A intimidade entre nós tinha atingido o ponto máximo, nós podíamos agora falar de tudo, eu perguntei, “querida, disseste que o Mateus sabia como tu eras a gemer?”, ela riu-se, “disse sim, amor, o Mateus já me fodeu muitas vezes”, ele sorria a ouvir as confidências.

Ela continuou, “quando estava sem homem antes de te conhecer, eu telefonava ao Mateus e ele vinha a correr para dormir na minha cama, não era Mateus? foi a minha salvação, amor, nunca me faltou pau”, e deu uma gargalhada.

Eu olhei para ele, “como é que é a minha mulher?”, ele engasgou-se um pouco, “como?”, eu insisti, “sim, o que achas dela a foder?”, ele olhou para ela, a minha mulher fervia de excitação, ele respondeu, “uma loucura”, a minha mulher sorriu e eu não consegui deixar de fazer o mesmo, “uma loucura, o que é que isso quer dizer?”, ele prosseguiu, “é uma loucura a foder, a contorcer-se, ela foi a que me deu mais tesão, nunca me cansei de a comer”.

A minha mulher levantou-se e deu-lhe um abraço, e eu percebi, a piça dele tinha saído para fora dos boxers, eu conseguia ver, ele tinha o galo arqueado e teso, grande e grosso, um comprimento enorme, imaginei que se continuássemos a falar assim, a manhã ainda iria começar com sexo na cozinha, com ele a foder a minha mulher.
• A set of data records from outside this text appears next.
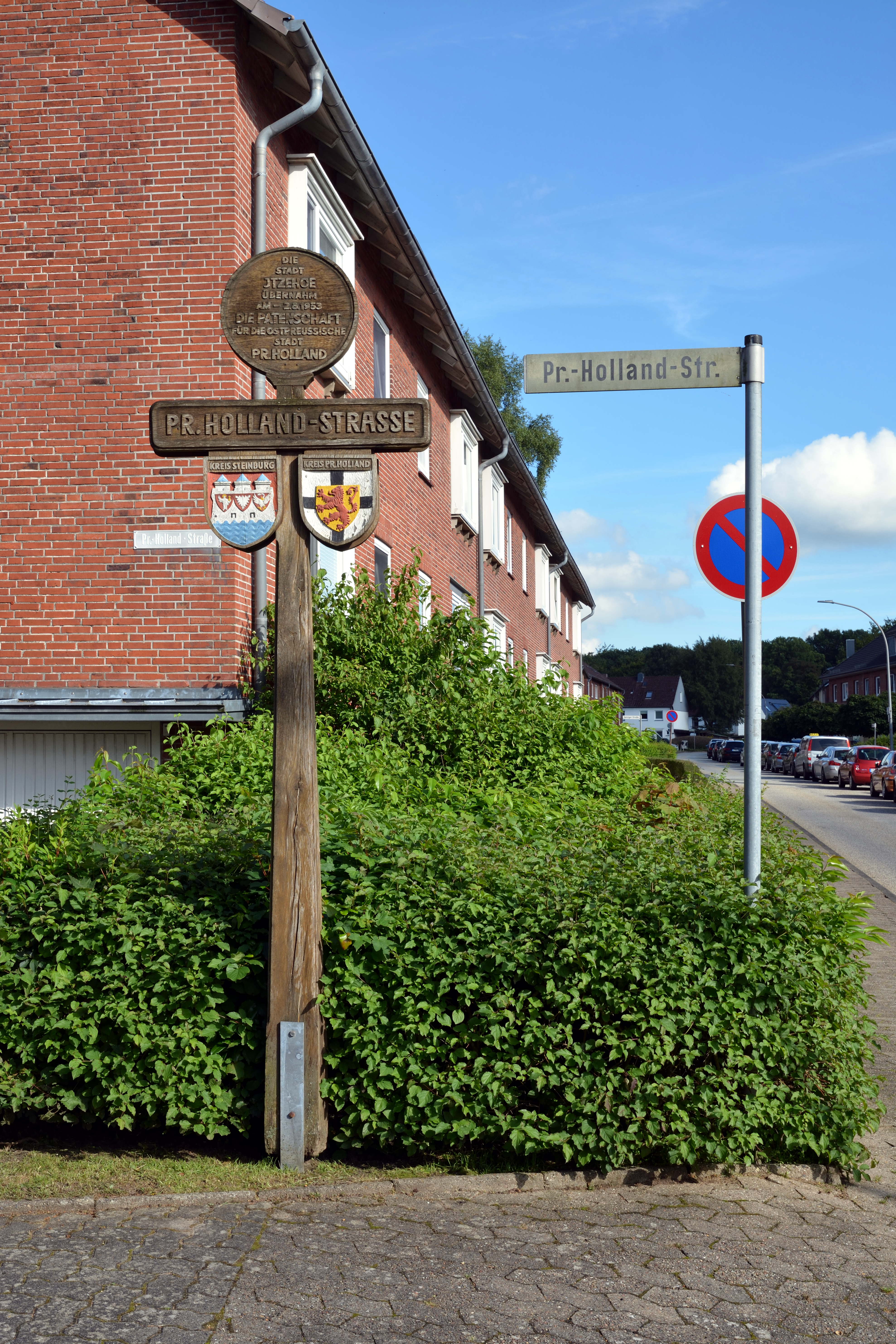 Straßenschild Preußisch-Holland-Straße /Ecke Stettiner Straße, August 2016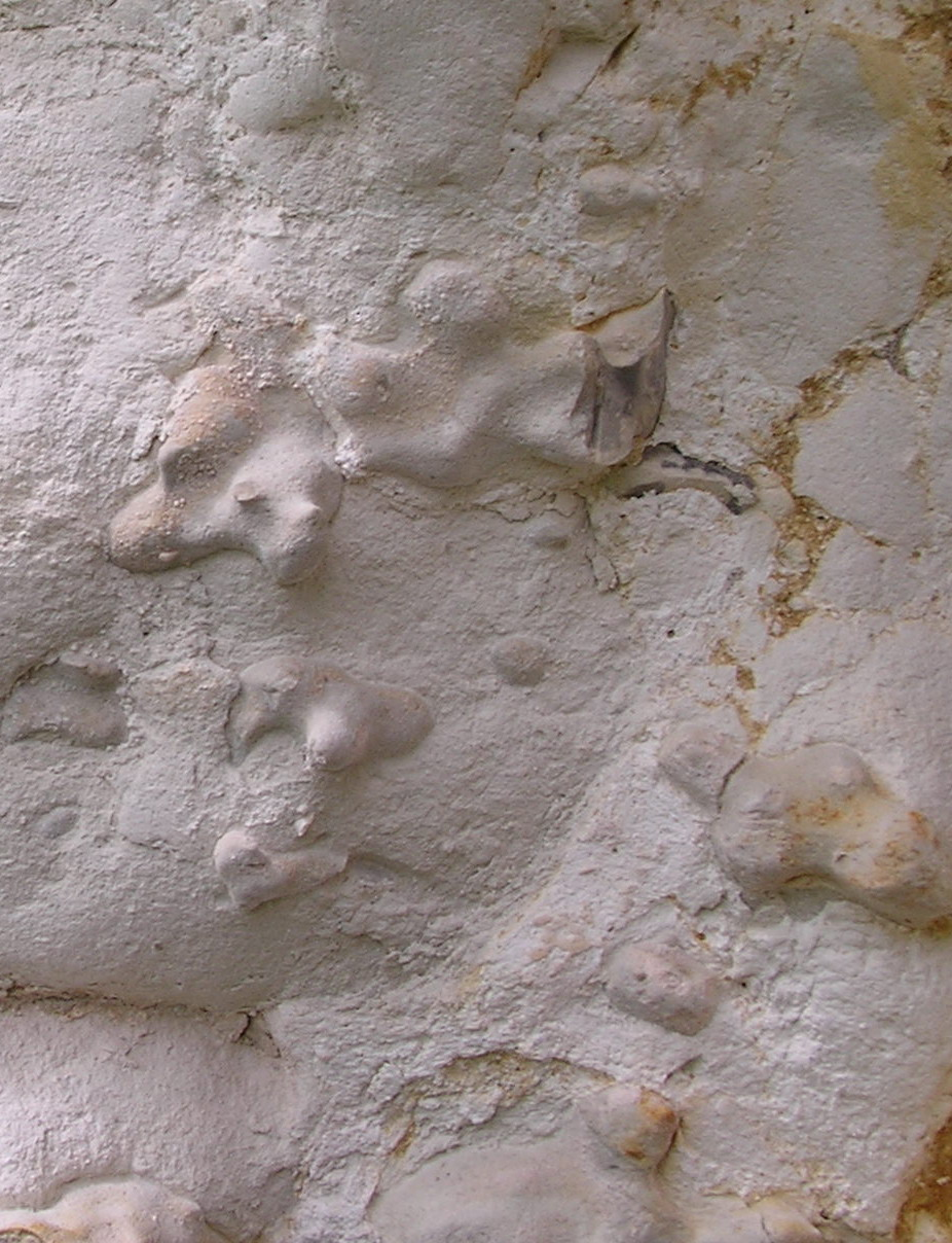 Vue d'un calcaire du Turonien dans le Vendômois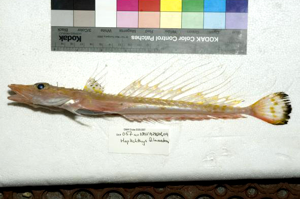 Hoplichthys filamentosus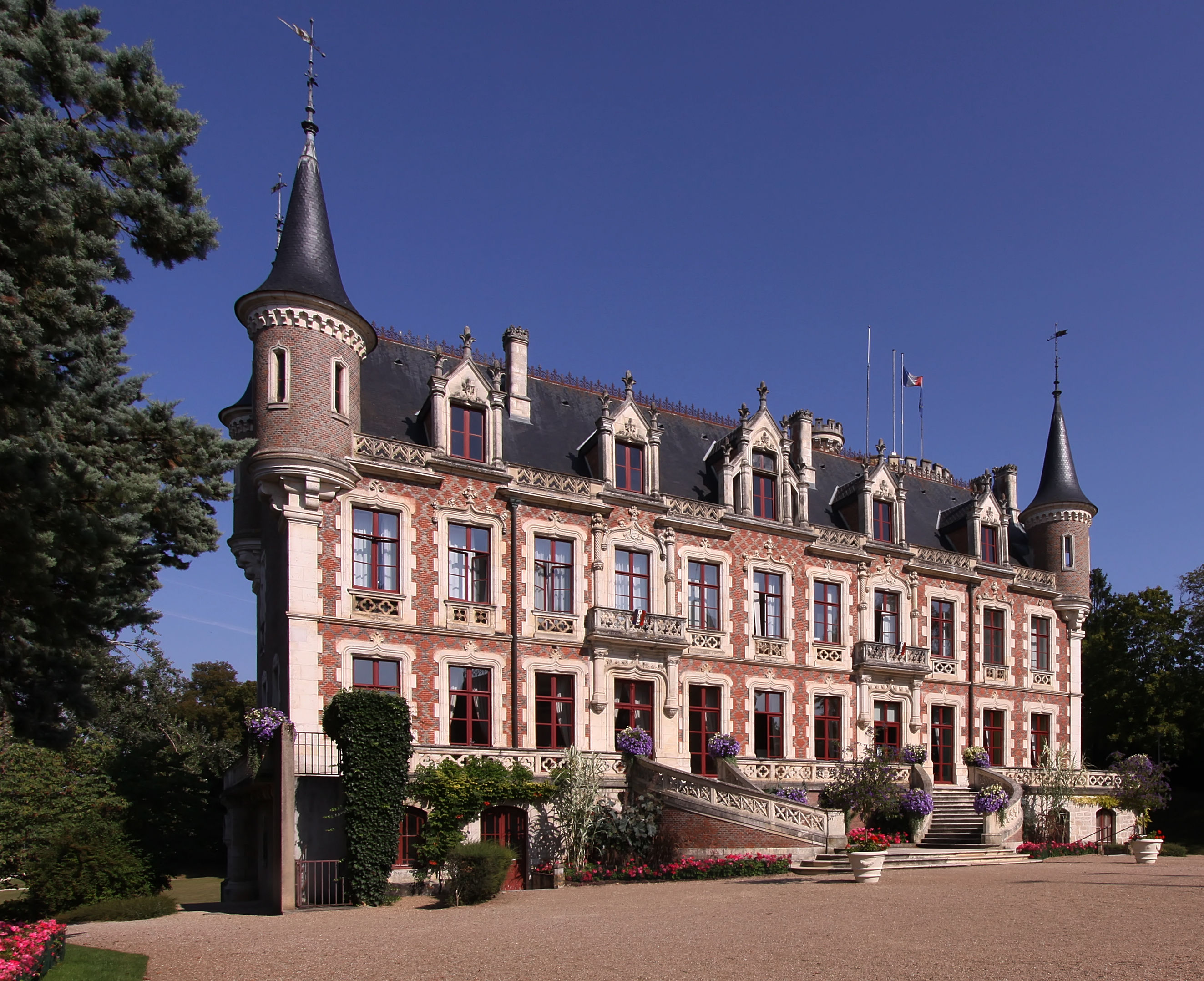 Schloss Saint-Florent-sur-Cher, Rathaus der Stadt Saint-Florent-sur-Cher im französischen Département Cher

E perguntava-me se era o que eu queria, sabendo que a minha mulher, o seu maior prazer é o meu, gosta que eu a esteja a ver, e gosta de ser filmada como se fosse uma atriz porno, e a ideia de tudo isso acontecer já lhe tinha passado pela cabeça.

Mirei a minha mulher a abraçá-lo e a roupa dela era pouca ou nenhuma, era como estar nua, apenas uma fina túnica de dormir, praticamente transparente, os mamilos faziam pressão no tecido, o rabo dela, as ancas, a cona, formavam um conjunto apetecível, e vi que ela olhou para mim e sem pergunta nenhuma, apertou-lhe o pénis com a mão, e começou a acariciá-lo.

Percebi que o Mateus fechou os olhos, exalou um suspiro longo, que eu sentia que era prazer, ela abriu as pernas e montou-se em cima dele sentado na cadeira, a cena era perfeita e intima, ela mexeu o rabo, levantou-se um pouco para cima e agarrou na piça dele e meteu-a na fenda, escorregou pelo rolo abaixo, e contorceu-se para trás a demonstrar que o tinha todo enterrado até ao fundo.

Ela olhou para mim e sorriu, “ele tem um bom pau, não achas, amor?”, eu acenei com a cabeça que sim, libertei o meu pénis dos boxers e comecei a acariciá-lo, via a minha mulher a subir e a descer pelo pau do Mateus, ela gemia alto, “ai foda-se tão bom”, ela começou a acelerar, e mais e mais, movia as ancas freneticamente contra ele, para enterrar ainda mais e mais fundo, até que ela estremeceu e gemeu alto, “ai foda-se que me estou a vir toda”.

Da visão dos olhos e da boca húmida do Mateus, eu percebi, tinha-se vindo dentro da minha mulher, ela levantou-se e eu vi, o pau dele saía da cona da minha mulher molhado em porra, e num segundo, vi a minha mão, o meu esperma escorria para o chão, ela aproximou-me e deu-me um beijo, agora eu só conseguia pensar como seria com ele nos próximos dias, ou nas próximas semanas a viver na nossa casa.